The Support of Medication

(Written in August 2008)
I felt so much better yesterday! It’s so amazing — to be able to enjoy my ordinary life instead of feeling like it’s an unpleasant chore. There were times in the morning when I could feel unpleasant feelings and scared thoughts and I fastened my awareness more tightly on whatever I was doing — like Lynn Hill climbing El Capitan — and was able to come fully into the present moment and leave the misery behind. I think this may be the gift of the medication. Wherever it comes from, I’m grateful.
It’s so wonderful to have enough energy to enjoy my life, to be able to work in the garden, walk the dog, fix a decent meal.
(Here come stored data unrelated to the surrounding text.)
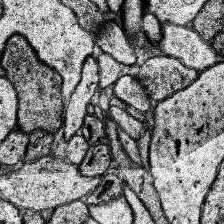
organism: Human
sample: Temporal Lobe
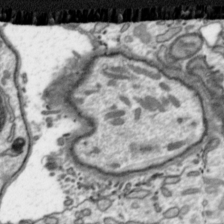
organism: Toxoplasma gondii
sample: Parasites in a vacuole inside a host cell
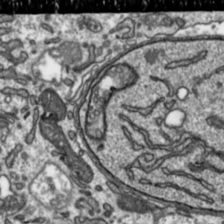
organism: Toxoplasma gondii
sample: Parasites in a vacuole inside a host cell
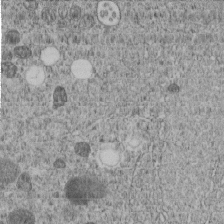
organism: C. elegans
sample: C. elegans embryo early stage
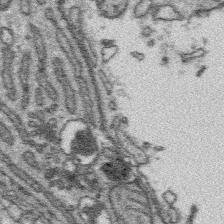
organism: Platynereis dumerilii
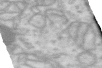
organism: Human
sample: Centriole in RPE cells
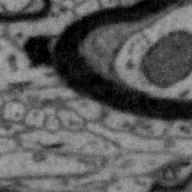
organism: Zebra finch
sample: Brain
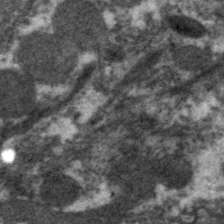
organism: C. elegans
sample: Pharynx
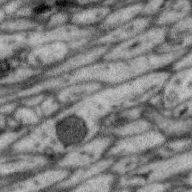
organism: Zebra finch
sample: Brain
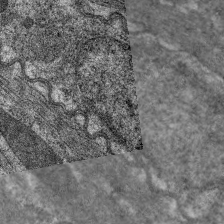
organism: C. elegans
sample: Pharynx
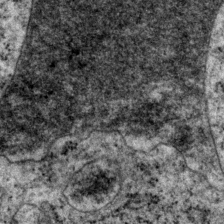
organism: P. pacificus
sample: Pharynx

I see that feeling so much better it’s easy to imagine I can do more — part of me still wants to do the weekend with Deena, but part of me knows it wouldn’t be wise. At least that doesn’t feel as painful as it did.
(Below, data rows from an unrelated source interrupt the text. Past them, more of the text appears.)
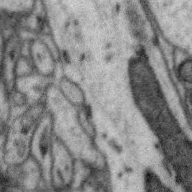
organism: Zebra finch
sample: Brain
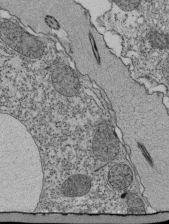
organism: Tetrahymena
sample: Cilia in tetrahymena
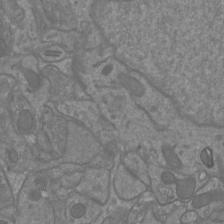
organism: Mouse
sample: Cortical neurons
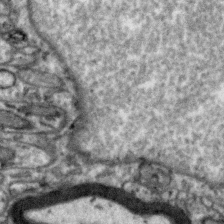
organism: Zebra finch
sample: Brain
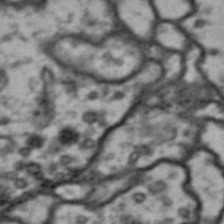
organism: Drosophila
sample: Brain
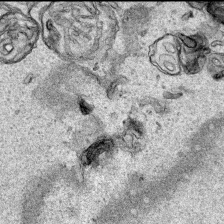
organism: Human
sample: Mitochondria in HCT116 cells
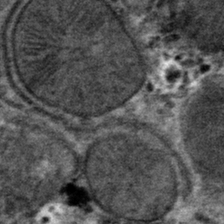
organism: Mouse
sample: Mouse hepatocytes
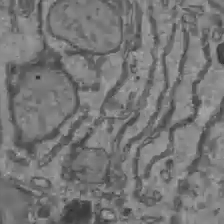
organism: C57BL Mouse
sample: Liver
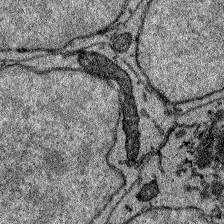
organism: Zebrafish
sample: Larval olfactory bulb
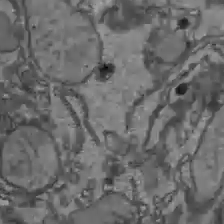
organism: C57BL Mouse
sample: Liver
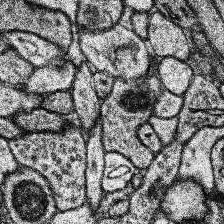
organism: Human
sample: Temporal Lobe
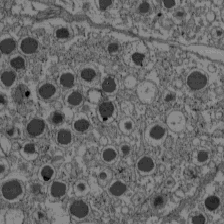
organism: C57BL Mouse
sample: Pancreatic islet
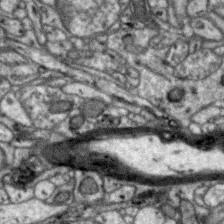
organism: Zebra finch
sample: Brain

I’m also feeling better about the money issue, but I see that I simply have to hold hard and not feel I have to keep sending money to causes I once supported. and still think are worth while. I got overextended there for a while — both my time & energy and my financial resources. I was thinking about my pain around dying and leaving Bella to wait for the person who never comes, and realizing that because I know that pain, I’m reluctant to “abandon” anything — even a cause that still has plenty of supporters, even an object that I don’t use any more. At the time I saw it, the insight didn’t help because I could still feel my agonized resistance, but now I’m feeling enough better to say “Right. I can’t support them all. I have to choose which ones are more important to me and let the rest go.” I was telling Kayla yesterday how, when I first got on medication, I was able to actually use the insights I’d gained working with Karen. Before medication, I kept coming back to the same issues and nothing changed because the chemistry of depression is self-reinforcing. Something to remember when next I’m tempted to reduce the meds or take on another project.